2-byte coding scheme incorporating the already existing DBCS (Double Byte Character Sets).
Ultimate multi-byte coding scheme.

Tagging Data

Textual data need a multitude of attributes (tags):

coding scheme
code page
character set
language
country
sorting scheme

Most of these may be specified globally (for an entire installation), but all of them must also be applicable to specific data items (except the sorting scheme). This is especially relevant in data base applications. It may be necessary to change the code page for personal names. Multilingual operation always must be assumed:

A data base may be tagged «Swiss German»
The system may be tagged «French»
An element (e.g. name) may be tagged «Turkish»

As stated also elsewhere in this paper an implementation of the NLA should not introduce new coding schemes. This is also relevant for the tags of data. Existing (e.g. ISO) language- and country codes must be used where possible.

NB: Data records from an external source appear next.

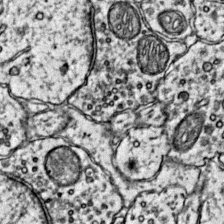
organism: Mouse
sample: Primary visual cortex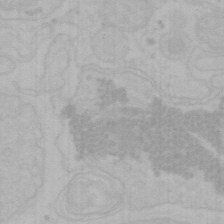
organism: Mouse
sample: Choroid plexus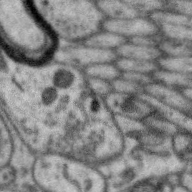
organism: Zebra finch
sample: Brain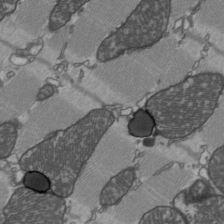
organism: C57BL Mouse
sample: Heart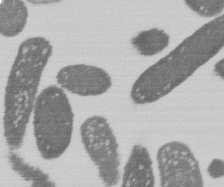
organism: E. coli
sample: Bacterial nucleoid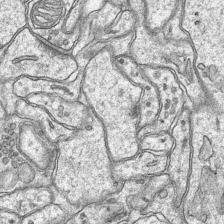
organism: Mouse
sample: CA1 Hippocampus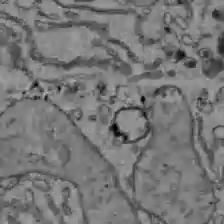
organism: C57BL Mouse
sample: Liver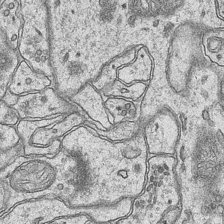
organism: Mouse
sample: CA1 Hippocampus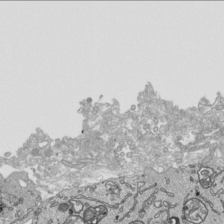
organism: Human
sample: Mitochondria in HCT116 cells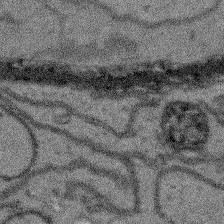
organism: Arabidopsis thaliana
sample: Root tip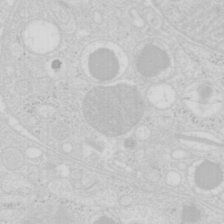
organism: Mouse
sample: Pancreas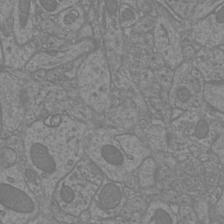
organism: Mouse
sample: Cortical neurons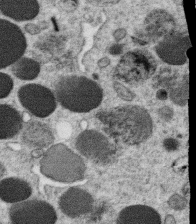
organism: C. elegans
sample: C. elegans oocyte; sperm cells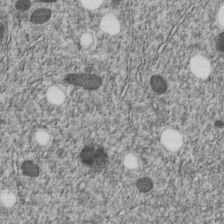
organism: C. elegans
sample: C. elegans embryo early stage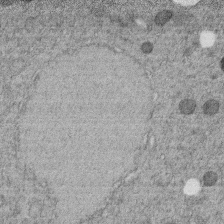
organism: C. elegans
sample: C. elegans embryo early stage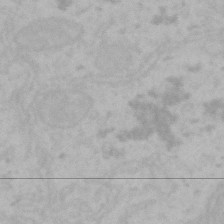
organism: Mouse
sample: Choroid plexus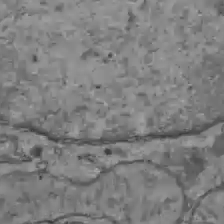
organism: C57BL Mouse
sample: Liver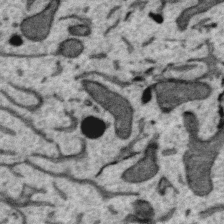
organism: Zebra finch
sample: Brain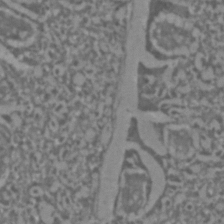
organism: C. elegans
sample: C. elegans embryo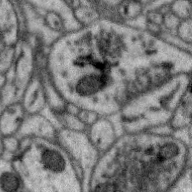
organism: Zebra finch
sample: Brain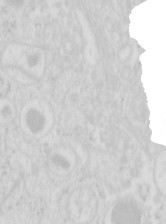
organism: Mouse
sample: Pancreas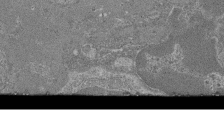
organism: Mouse
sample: Glomerulus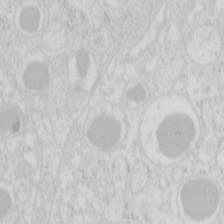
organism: Mouse
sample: Pancreas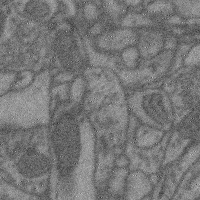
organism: Mouse
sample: Cerebral cortex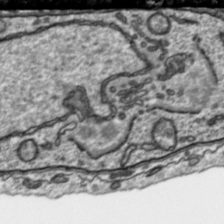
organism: Toxoplasma gondii
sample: Parasites in a vacuole inside a host cell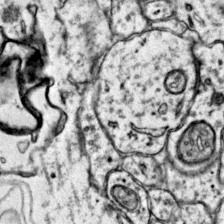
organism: Mouse
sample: Primary visual cortex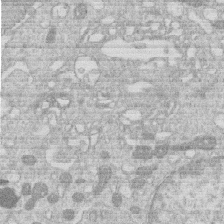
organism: Human
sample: Macrophage cells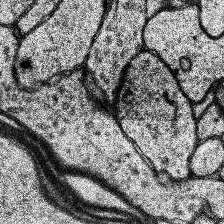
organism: Human
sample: Temporal Lobe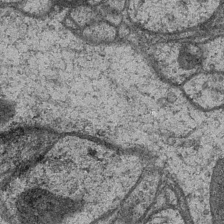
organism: Drosophila
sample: Optic medulla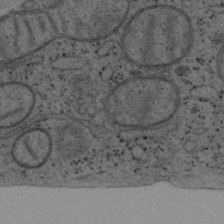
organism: Human
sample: HeLa cells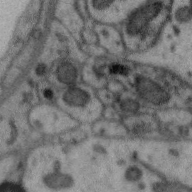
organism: Zebra finch
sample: Brain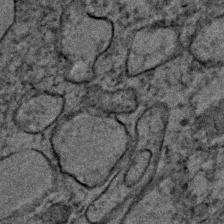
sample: Trachea

Joining data base tables, especially for distributed, multilingual data bases requires that all elements be tagged, at least temporarily. It is desirable that

The whole database has (defaulting) tags
tables may have tags
columns may have tags
elements may have some exceptional tags

Hence it is necessary to indicate the fact whether children tags do exist or do not exist.

There is also a need to identify undisplayable information like

numeric data (integer, real, packed decimal)
program code
noncoded information (pictures)

Such data items must be prevented from any translation.

Data Type Key

For some text operating functions (like search, sort) the detailed information about the data (such as accents, case, special symbols) is needed in different stages of the process. All this information is there in the fully formed characters like an upper case A with grave accent (À) and can be associated with the code of that character. However, for processes like sort it is more convenient to have the information separated into «keys».

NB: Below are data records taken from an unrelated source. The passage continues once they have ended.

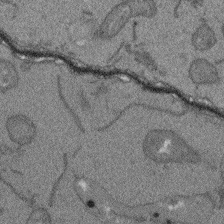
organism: Arabidopsis thaliana
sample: Root tip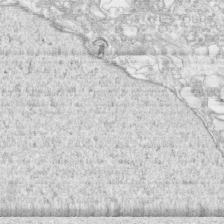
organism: Human
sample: CRL-1474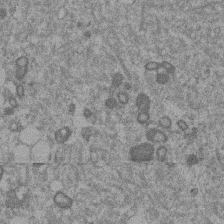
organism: Mouse
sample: Dividing mouse embryo 1 cell stage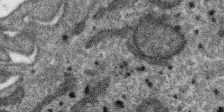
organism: Human
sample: Lung epithelial cells infected with SARS-CoV-2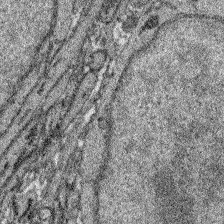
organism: Zebrafish
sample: Larval olfactory bulb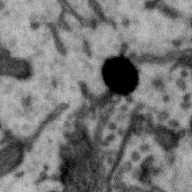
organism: Zebra finch
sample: Brain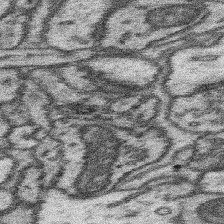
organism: Mouse
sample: Somatosensory cortex neuropil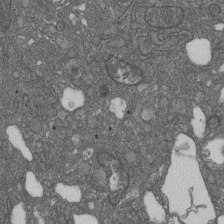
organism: Drosophila
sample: Nephrocyte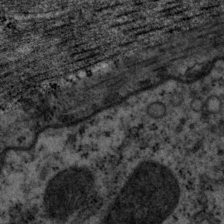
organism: P. pacificus
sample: Pharynx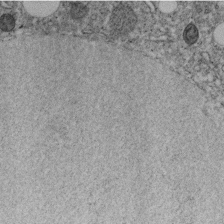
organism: C. elegans
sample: C. elegans embryo early stage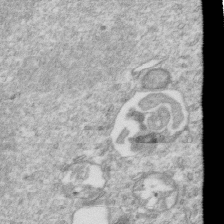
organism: Mouse
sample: Activated OT-1 CD8+ T cells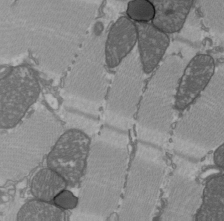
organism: C57BL Mouse
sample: Heart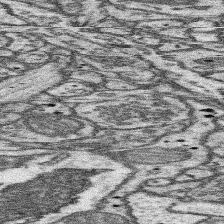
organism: Mouse
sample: Somatosensory cortex neuropil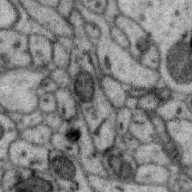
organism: Zebra finch
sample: Brain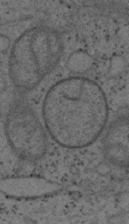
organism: Human
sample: HeLa cells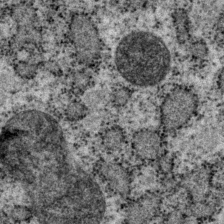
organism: P. pacificus
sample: Pharynx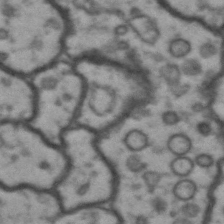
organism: Drosophila
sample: Brain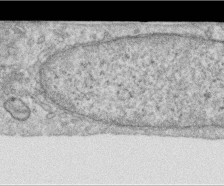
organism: Human
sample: Centriole in RPE cells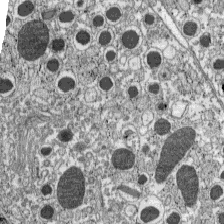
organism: C57BL Mouse
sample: Pancreatic islet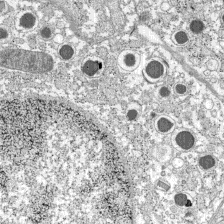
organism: C57BL Mouse
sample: Pancreatic islet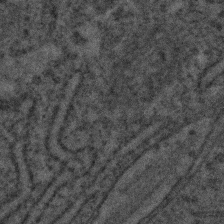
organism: C. elegans
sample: C. elegans embryo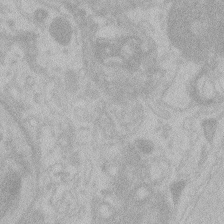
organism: Zebrafish
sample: Macrophage infected with Toxoplasma gondii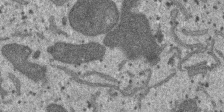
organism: Human
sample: Lung epithelial cells infected with SARS-CoV-2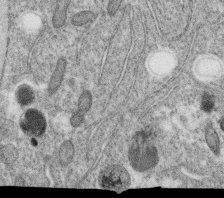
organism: C. elegans
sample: C. elegans oocyte; sperm cells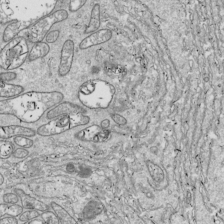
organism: Drosophila
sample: Cell division; meiosis; drosophila spermatocytes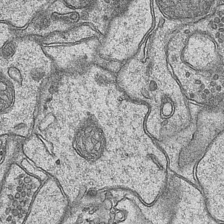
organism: Mouse
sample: CA1 Hippocampus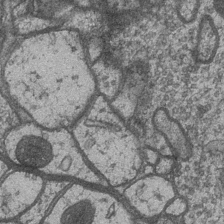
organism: Drosophila
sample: Optic medulla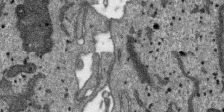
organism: Human
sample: Lung epithelial cells, uninfected (mock) control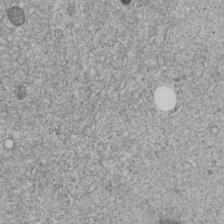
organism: C. elegans
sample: C. elegans embryo early stage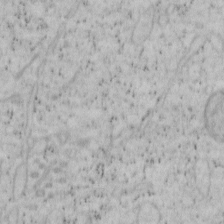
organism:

Let us call this the «processable» form of the data, whereas the fully formed characters represent the «external» form of the file. For some applications, like data base applications, it may be desirable to have the data already in processable form. For other applications it may be more economic to «convert on the fly».Whether the translation between these forms is applicable to data files directly (as in this description) or exists only «on the fly» during further processing of the text, is left to the implementor.

Many functions like sort or search in an NLA can only be performed correctly, if text is stored in its «richest possible form». [LaBonté-3] proposes sort keys for text data which define information about:

lower case form of text
diacritics (position, nature)
case of each character
special symbols (position, nature)

These keys separate the information spread across the characters of the original string. The created strings (keys) contain only one type of information. These keys are independent of the code page used to encode text data.

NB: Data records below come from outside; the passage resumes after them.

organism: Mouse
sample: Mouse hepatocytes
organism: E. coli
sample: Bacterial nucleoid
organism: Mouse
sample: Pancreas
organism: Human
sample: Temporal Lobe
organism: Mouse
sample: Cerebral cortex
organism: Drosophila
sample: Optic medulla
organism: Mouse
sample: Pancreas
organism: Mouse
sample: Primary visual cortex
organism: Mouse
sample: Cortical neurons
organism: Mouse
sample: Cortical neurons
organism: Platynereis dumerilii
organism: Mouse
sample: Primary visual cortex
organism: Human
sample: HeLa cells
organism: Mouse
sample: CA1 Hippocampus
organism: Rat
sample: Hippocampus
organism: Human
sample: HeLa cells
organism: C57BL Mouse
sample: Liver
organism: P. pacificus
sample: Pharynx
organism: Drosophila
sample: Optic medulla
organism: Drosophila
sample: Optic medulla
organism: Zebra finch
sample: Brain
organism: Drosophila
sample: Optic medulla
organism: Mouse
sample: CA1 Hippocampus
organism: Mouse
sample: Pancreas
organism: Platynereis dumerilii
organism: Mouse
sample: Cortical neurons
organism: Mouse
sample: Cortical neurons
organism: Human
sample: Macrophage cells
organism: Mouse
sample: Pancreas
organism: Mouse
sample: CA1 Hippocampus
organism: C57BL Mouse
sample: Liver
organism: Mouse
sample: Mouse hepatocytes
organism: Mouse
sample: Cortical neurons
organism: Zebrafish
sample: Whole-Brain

This method easily compares to numeric data types like Floating Point Real, which consists of:

mantissa
exponent
sign

Assume for example the French word Côté. Then the elements of the proposed data type become:

Element	Description	Example
`PK:` primary key	base characters	`cote`
`SK:` secondary key	accents	`«17»«16»«19»«16»`
`TK:` tertiary key	case	`«09»«08»«08»«08»`
`QK:` quarternary key	non alphabetic symbols	`«00»`

The coding of these data elements is demonstrated here with numeric values in angle brackets. The values are chosen not to conflict among themselves.

The secondary key (SK) may use a different sequence with respect to the language (left to right or right to left correspondence to the base characters in PK). For this key numeric values below those for characters are assigned to the accents. The values depend on the language. For French appropriate values are:

`«16»`	unaccented
`«17»`	acute accent
`«18»`	grave accent
`«19»`	grave accent
`«20»`	diaeresis
`«21»`	cedilla

Values for the tertiary order key (TK) are

`«08»`	lower case
`«09»`	upper csse

The quaternary key (QK) starts with a delimiter «00» to be distinguished from the values before, followed by a sequence of «position»«value» - pairs. This can be best demonstrated with another example, the English word vice-president:

`PK`	`vicepresident`
`SK`	`13 * «16»`
`TK`	`13 * «08»`
`QK`	`«00»«04»-`

Sorting Text

Current sort methods both in the ASCII and EBCDIC environment do not create sequences as expected by the user. They use code points (binary values) of the characters. However, many applications are based on this behaviour. So when implementing sort methods according to NLA rules the default processes must retain the old (wrong) results.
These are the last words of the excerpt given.